Eventually I made the decision to have a hysterectomy, it wasn’t a hard decision because I was in so much pain. I’m a spiritual woman and I know full well you have to heal yourself first; you have to heal yourself emotionally but when there is a physical condition, you have to heal that physical body too. I’d done a lot of work with myself and with complimentary medicine, but I was in so much pain and on horrible hormone tablets that were messing my mind up completely, it still wasn’t living. There was a strong possibility that I wouldn’t have children naturally with my condition, so I opted for the hysterectomy. They don’t tell you there is about a 50% chance of success in terms of resolving the pain.

So, I’d been married about a month, I had the hysterectomy and I was pretty much ok at that point. But it hit me a lot harder than I thought it would a bit later. Probably because I started to feel a lot better, I started to feel healthy and like I would be able to be a mother for the first time ever. And now I couldn’t. This opened a big wound, and it was about being a ‘real’ woman. I think this is an issue for all women who are unable to have children or have to have a hysterectomy unexpectedly. We don’t realise how connected we are to our wombs in terms of our own identity. About four months later, my husband who was in the RAF at the time was then posted off in Iraq and while he was away my grandfather died, and my brother’s girlfriend fell pregnant. My world just fell apart.

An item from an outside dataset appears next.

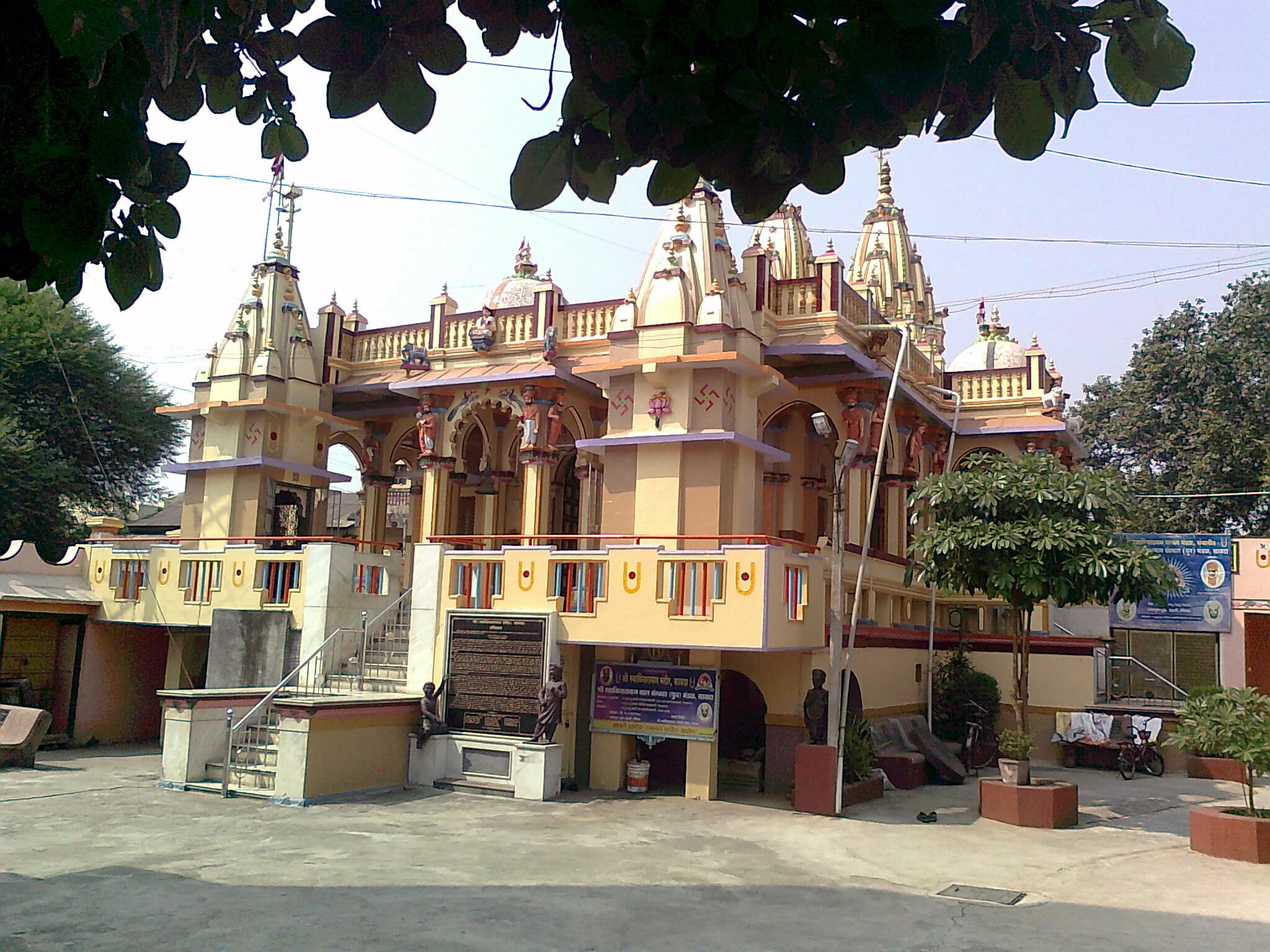 Swami Narayan Mandir at Savda, India.

Sadly, my husband came back from Iraq with post-traumatic stress disorder. You can imagine, two people in a whole world of pain. At this point I was doing healing work on myself and I realised he wasn’t getting help and I made a conscious decision to stop this and put my husband first; it was absolutely the right thing for me to do because he needed me. But it broke me, and I knew that it would when I made the decision to put my healing on hold. I helped him and guided him back to who he was but by this time I was an absolute wreck and we needed to separate for a while because we’d become so different. We needed time to heal.

After this separation we came back together as friends, and after time, we came back together as lovers and now we are husband and wife again. There are no black and whites of the story of self-care and self-love, we all have to make these decisions even if they pull us off in another direction. You have to trust in the long-term path. Once our marriage was back and we were together, I was still having tremendous problems with pain. The endometriosis started attacking my ovaries so I was at the point I couldn’t really walk because of the pain, so I had one ovary removed and then soon after the second one too. This meant I was plunged into full-on menopause which is a whole other story! The way that I live my life now is very much every day and I ask, ‘what does my body need, what does my mind need, what do my emotions need?’ The needs are not always met every day, but I absolutely trust in listening to myself.